Growing Spanish Market Wakes up U.S. Publishers

U.S. publishers are slowly waking up to the fact that Hispanic people like to read. With the 2000 census showing the Hispanic population in the United States ballooning 58 percent in a decade, publishing houses have joined the rest of corporate America in targeting a demographic group whose needs were once met almost exclusively by its own entrepreneurs, reports Reuters.

Publishers have been establishing imprints devoted to the nation’s 35.3 million Hispanics. By some estimates this population has the spending power of more than $500 billion a year. Spanish-language books are now gaining distribution in mainstream bookstores such as Barnes & Noble and Borders.

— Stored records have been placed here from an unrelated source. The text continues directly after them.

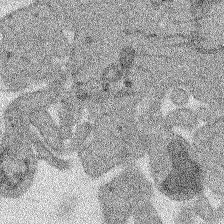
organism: Human
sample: HeLa cells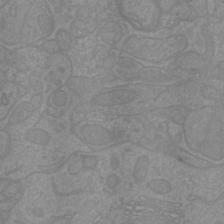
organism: Mouse
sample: Cortical neurons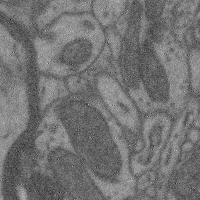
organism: Mouse
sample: Cerebral cortex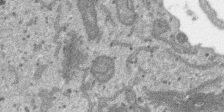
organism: Human
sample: Lung epithelial cells infected with SARS-CoV-2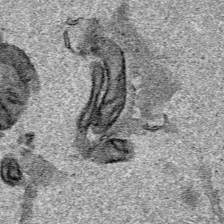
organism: Human
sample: Mitochondria in HCT116 cells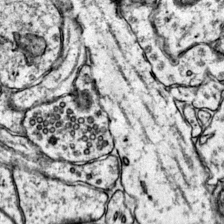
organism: Mouse
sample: Primary visual cortex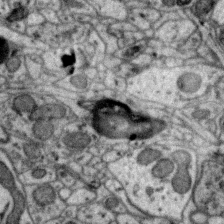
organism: Zebra finch
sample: Brain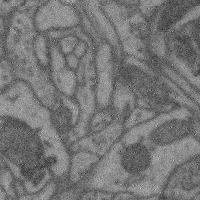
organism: Mouse
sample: Cerebral cortex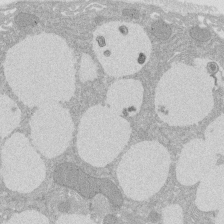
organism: Rat
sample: Salivary granule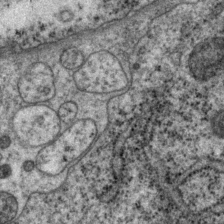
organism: P. pacificus
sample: Pharynx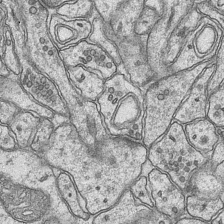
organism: Mouse
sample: CA1 Hippocampus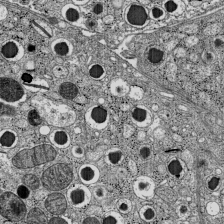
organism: C57BL Mouse
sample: Pancreatic islet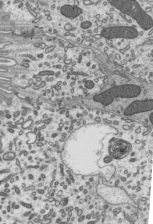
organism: Mouse
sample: Mouse epididymis efferent ductule cilia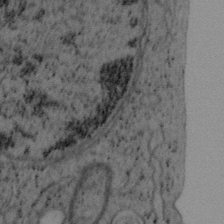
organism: Human
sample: HeLa cells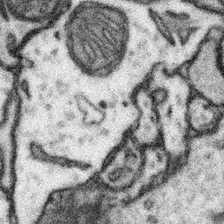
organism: Mouse
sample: Somatosensory cortex neuropil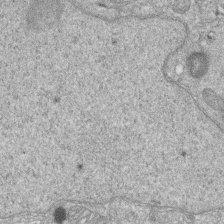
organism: Human
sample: HeLa cell HIV synapse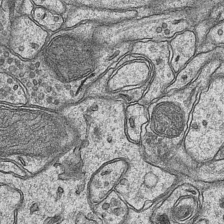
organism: Mouse
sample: CA1 Hippocampus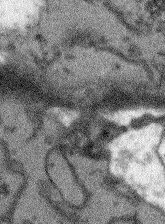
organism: Arabidopsis thaliana
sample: Root tip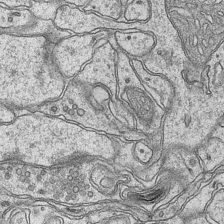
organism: Mouse
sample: CA1 Hippocampus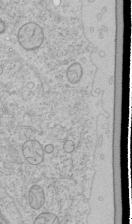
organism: Human
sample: Mitochondria in HCT116 cells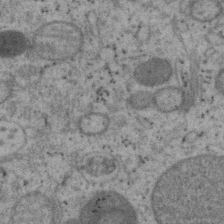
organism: Human
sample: HeLa cells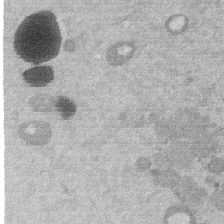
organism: Mouse
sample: Dividing mouse embryo 1 cell stage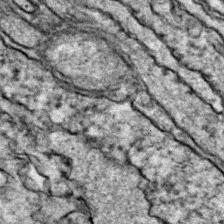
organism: Zebrafish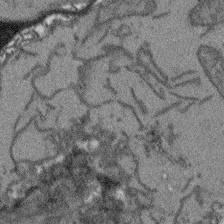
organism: Arabidopsis thaliana
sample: Root tip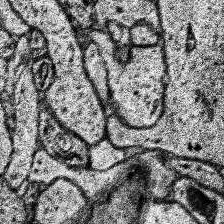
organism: Human
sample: Temporal Lobe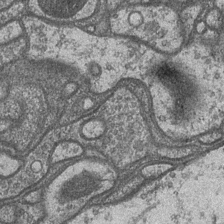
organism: Drosophila
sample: Optic medulla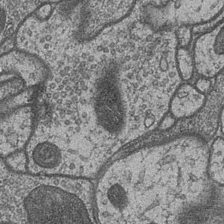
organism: Drosophila
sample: Optic medulla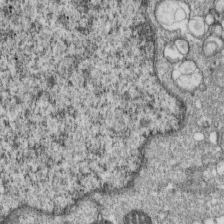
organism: African green monkey
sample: Vero E6 cells infected with SARS-CoV-2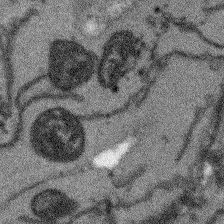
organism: Arabidopsis thaliana
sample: Root tip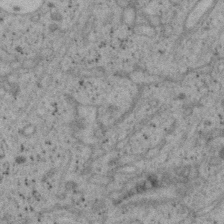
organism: Human
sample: HeLa cells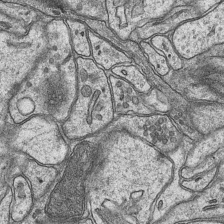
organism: Mouse
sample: CA1 Hippocampus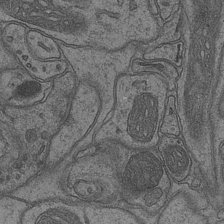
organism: Mouse
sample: CA1 Hippocampus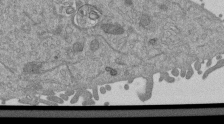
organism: Mouse
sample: ED-1 cell nuclei; centrioles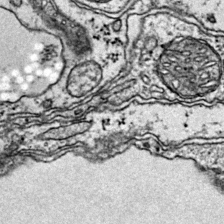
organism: Mouse
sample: Primary visual cortex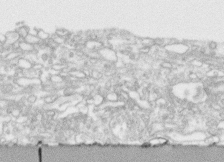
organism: Human
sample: CRL-1474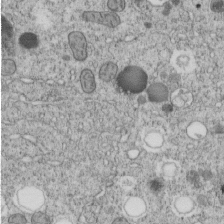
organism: C. elegans
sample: C. elegans embryo early stage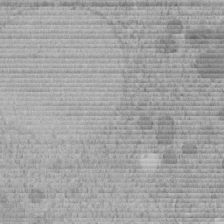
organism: C. elegans
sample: C. elegans embryo early stage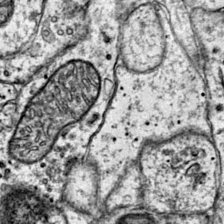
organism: Mouse
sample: Primary visual cortex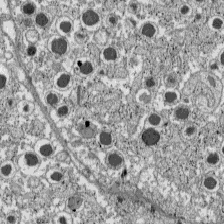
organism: C57BL Mouse
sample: Pancreatic islet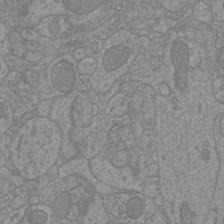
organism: Mouse
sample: Cortical neurons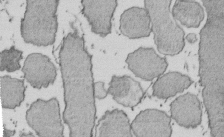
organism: E. coli
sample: Bacterial nucleoid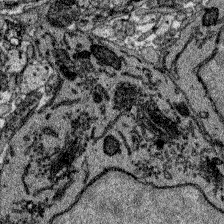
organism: Zebrafish
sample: Larval olfactory bulb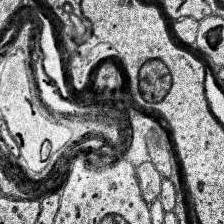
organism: Human
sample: Temporal Lobe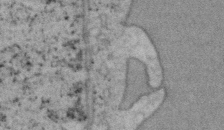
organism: Human
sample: HeLa cells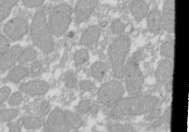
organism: Xenopus
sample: Cilia; centrioles in frog embryo cells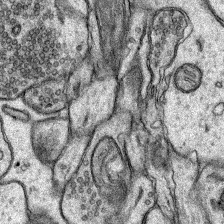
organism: Rat
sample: Hippocampus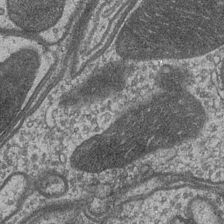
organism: Drosophila
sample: Optic medulla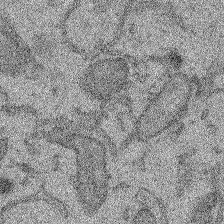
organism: Human
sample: HeLa cells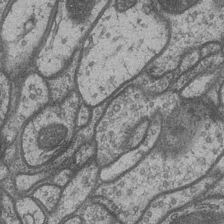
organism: Drosophila
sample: Optic medulla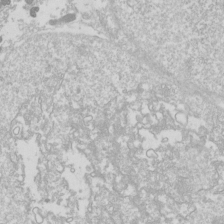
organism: Drosophila
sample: Cell division; meiosis; drosophila spermatocytes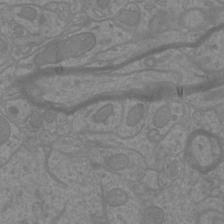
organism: Mouse
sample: Cortical neurons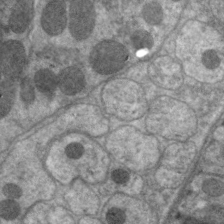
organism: C. elegans
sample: Pharynx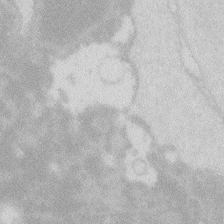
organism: Zebrafish
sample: Macrophage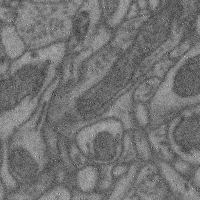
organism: Mouse
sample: Cerebral cortex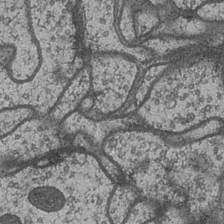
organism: Drosophila
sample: Optic medulla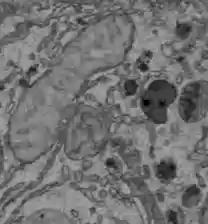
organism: C57BL Mouse
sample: Liver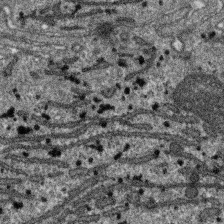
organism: Human
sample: Lung epithelial cells infected with SARS-CoV-2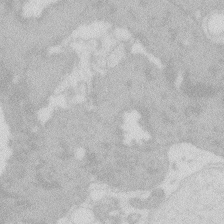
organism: Zebrafish
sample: Macrophage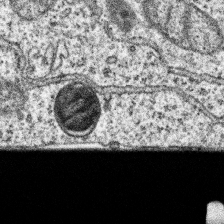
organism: Human
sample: HeLa cells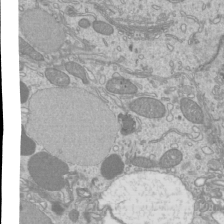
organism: Mouse
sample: Cilia; mouse epididymis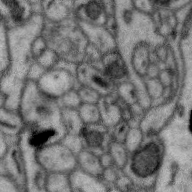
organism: Zebra finch
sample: Brain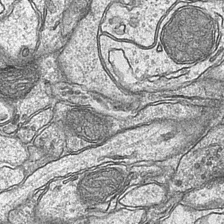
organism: Mouse
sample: CA1 Hippocampus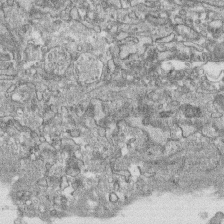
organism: Human
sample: CRL-1474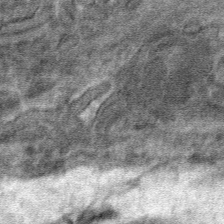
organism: Mouse
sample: Mouse hepatocytes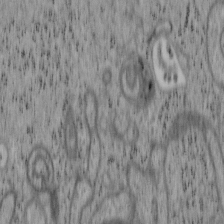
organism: Human
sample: HeLa cells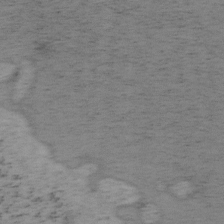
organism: Mouse
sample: OT-I killer T cells with ID8 ovarian cancer cells

Hispanic consumers are said to be buying self-help, how-to and spirituality books, along with best-sellers by authors such as Gabriel Garcia Marquez and Isabel Allende. “It’s all been happening in the last year and a half,” says Adriana Lopez, the editor of Criticas, a monthly review of Spanish-language publishing. Launched in March 2001 by Publishers Weekly, Criticas reviews books for a subscriber base of 50,000 librarians, booksellers and readers.

Moderator Comment: What role do demographics play
in magazine and book retailing? Are retailers using consumer insights to full
advantage in the area of publications? [George
Anderson – Moderator
]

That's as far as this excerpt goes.